To assess the impact of the Sale and Supply of Alcohol Act 2012 (SSAA) on the alcohol environment from 2013 to 2015.
A mixed methods study incorporating key informant interviews and administrative data to assess changes between 2013 and 2015. Perceptions of the alcohol environment, policy enforcement and policy compliance were thematically analysed and quantitative ratings summarised. Concurrent changes to drink driving law were included.
The SSAA led to a slight reduction in very late night availability in urban centres via the national 4am limit for on-licensed premises trading, which had strong compliance and enforcement. A slight increase in the perceived difficulty of obtaining licences was attributed to increased public opposition, licensing procedures and expanded application criteria. Proposed local alcohol policy (LAP) limits on trading hours and premise locations were delayed and weakened by extensive legal appeals from alcohol retailers. Only five LAPs were in force by 2015. No impact on number of premises, supply to minors or marketing was identified. Reductions in drink drive behaviour and increased availability of lower-strength beer were attributed to the lower legal blood alcohol limit for driving.
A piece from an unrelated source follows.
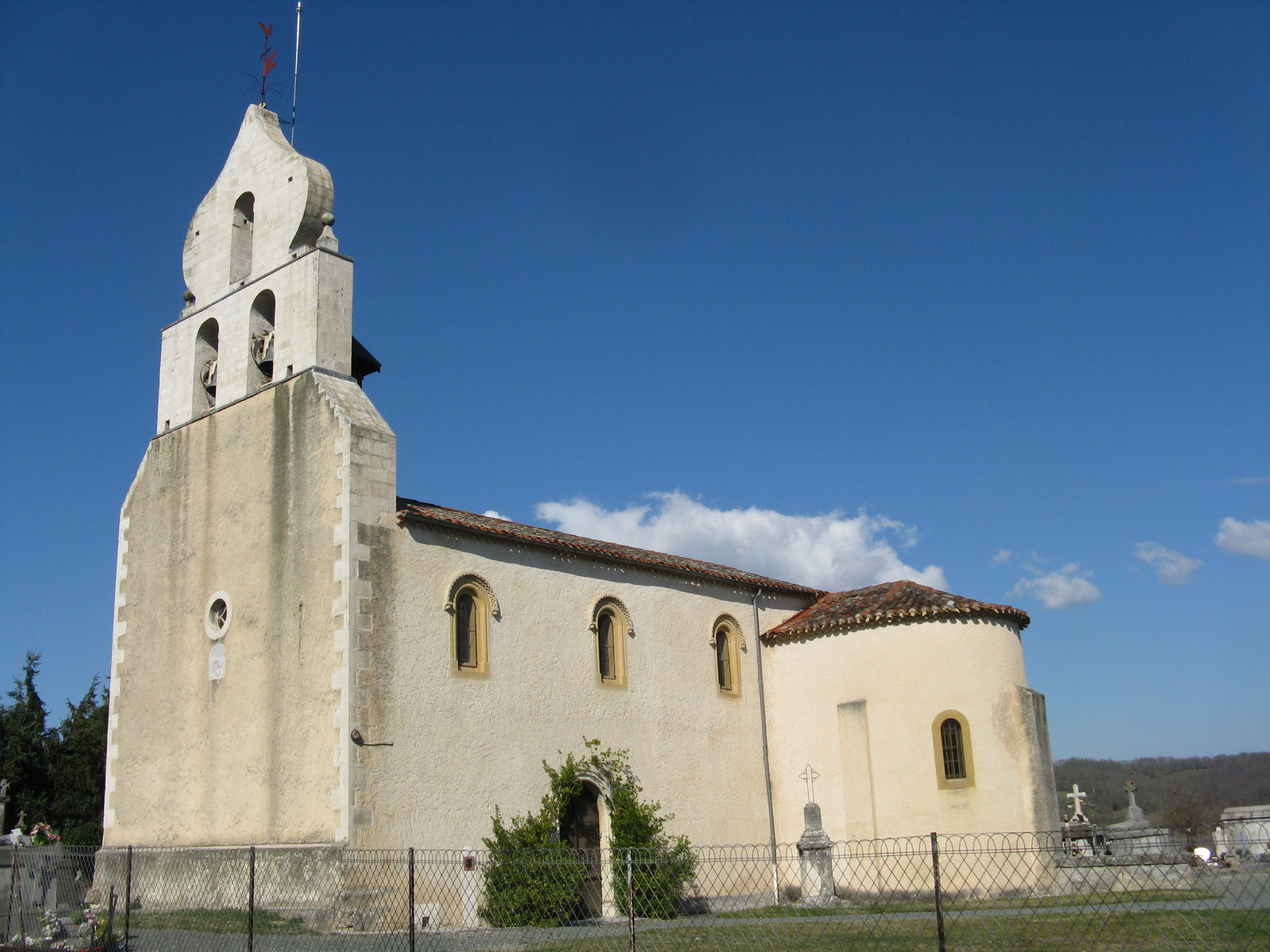 Vue extérieure de l'église de His (Haute-Garonne, France).

Maximum trading hours were the only element of the SSAA found to create a swift change in the alcohol environment, by slightly reducing availability in main cities. LAPs and new licence criteria may gradually constrain future availability, but the strength of LAPs has been muted by alcohol industry appeals. Introducing national, evidence-based policy measures would assist the SSAA to achieve its aim of minimising harm more swiftly, as would measures to protect the LAP development process from alcohol industry influence.